2. Bölüm ^ Arkenya Laneti

17.7K 839 90
                                    




2. Bölüm
Arkenya Laneti

Darius'un sesini bir kez daha işitmesiyle derin bir iç çekip rahat yatağından doğruldu. Yaşlı bilgenin, baharat ve otları toplayarak biriktirmek için kraliyete satın aldırdığı, ormanın içindeki ahşap küçük evine gelmişlerdi.

Diğer iki odadan yalnızca bir-iki metrekare daha geniş olan salona ulaştığında Darius'un karşısındaki tekli koltuklardan birine oturdu. Yumuşak kumaşın oturuşuyla çökmesini bile ne kadar özlediğinin yeni farkına varıyordu. Yıllardır 'yumuşak' veya 'sert olmayan' herhangi bir şeyi ne gözleri görmüş, ne kulakları duymuş ne de hissetme şansı bulmuştu. Aslına konforun o kadar da önemli olmadığını keşfetmesi fazla vaktini almadı.

Kaşlarını çatmış adamın karşısındayken yavaşça yutkundu Darius. Alışıla gelmişlikle gömlek giymeye ihtiyaç duymamış olmalıydı bu da amacını gerçekleştirmesinin imkansızlığını yüzüne vuruyordu. Ne halk ne kraliyet ailesi karşısındaki canavarı bir kral olarak tahta geçirmezlerken öte yandan halkın ayaklanmasıyla ülkenin başından indirilmiş Dartenyan, Akil'e dair bir haber alır almaz çocuğu bulmaya çıkan tüm yollara sapar ve onu katletmeden de asla arayışından vazgeçmezdi.

Gittiği yol ne kadar çirkin ve vahşi olursa olsun.

Darius, derin bir bakışla Akil'i izledi. Uzun boyu, geniş gövdesiyle sağlıklı bir seregunken gözleri hapishaneden kaçan mahkumlar gibi yakalanacağını bile bile gövdesindeki yarıklara kaydı. Art arda defalarca kılıç darbesi yemiş veya bir hançer bedeninde boydan boya dolaşmış, açık yaralar etrafındaki deri toplanarak kabarık izler doğurmuştu. Midesinin ağzına geldiğinin tellalı; acı sıvıyı dilini ısırarak yuttu ve başını pencereden yana çevirip manzarayı unutmayı dilercesine gözlerini yumdu.

Bir büyücüydü; kurbağalar keser, yılanlardan zehir çekerdi ama böylesi bir görüntü onun bile midesini alt üst ediyordu. Akil üzerinde sefere çıkan gözlerden rahatsız olduğunda diz kapaklarının üzerindeki ellerini yumruk yaptı.

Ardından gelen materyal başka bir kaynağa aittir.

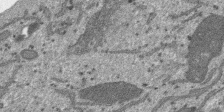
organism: Human
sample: Lung epithelial cells infected with SARS-CoV-2
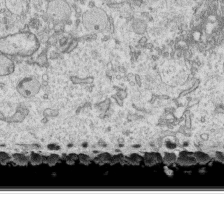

Hayır, onu kızdıran adamın ondan iğrenmesi değil ona acımasıydı. Gözlerindeki ufak tiksindirici ifadeyi seçebilirken, yaşlının gözlerine esir kalmayıp taşan duyguyu hemen idrak etmişti. Ancak yumduğunda yok olan, kırışıklıkları kadar derin bir acıma hissi kuşatmıştı adamı. Sıkılı yumruklarını dizlerine dayarken hızla ayağa fırladı.

"Üzerime bir şey geçirmeliydim."

Yaşlı adamın dudaklarından itiraz nidalarını duymadan büyük adımlarla verilen odasının yolunu arşınladı. Boyunun uzunluğu yüzünden eşikten geçerken başını eğmek zorunda kalmasına aldırmadan eskimiş dolabın kapağını kendine çekti.

Darius, odadan yayılan gürültüyü duyduğunda endişeyle Akil'in yanına koştu.

"Neler oluyor Tanrı aşkına!"

Bir Akil'e bir adamın elinde kendisinin yarısı kadar olan ahşap parçasına baka kaldı. Akil sinirle dolabın dayanıksız kapısını karşı duvara fırlatırken kızgınlığını boşaltmak istiyor içindeki nefret atını dizginleyemiyordu.

"Bana kahrolası Tanrılardan bahsetme!"

Ellerini kendine çevirip, bedenini belinden yukarıya gösteriyorken, öfkeden kararak ton değiştiren bas bariton sesiyle fazlasıyla korkutucuydu.

"Benim gibi bir yaratığın ne şansı olabilir! Sen bana bakmaya bile tahammül edemezken diğerleri nasıl -"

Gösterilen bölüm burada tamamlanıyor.